[Extracted data entries]
= = =

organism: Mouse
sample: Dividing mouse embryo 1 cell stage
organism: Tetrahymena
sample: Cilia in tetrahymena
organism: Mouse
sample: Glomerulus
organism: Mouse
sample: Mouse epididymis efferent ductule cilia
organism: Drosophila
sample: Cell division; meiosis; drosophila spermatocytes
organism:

= = =

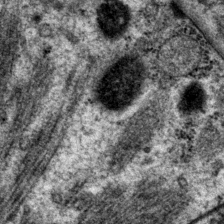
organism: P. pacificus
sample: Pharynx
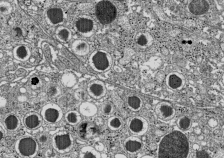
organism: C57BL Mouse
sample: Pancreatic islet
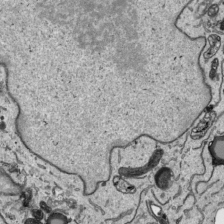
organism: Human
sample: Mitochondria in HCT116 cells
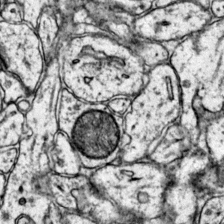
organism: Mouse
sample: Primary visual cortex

= = =

## TASK DIRECTIONS
Using the data above, set down each line from the line with "sample: Pharynx" to the line with "sample: Primary visual cortex" exactly, both ends included, and leave the pictures behind. Nothing else belongs.

## TASK OUTPUT
sample: Pharynx
organism: C57BL Mouse
sample: Pancreatic islet
organism: Human
sample: Mitochondria in HCT116 cells
organism: Mouse
sample: Primary visual cortex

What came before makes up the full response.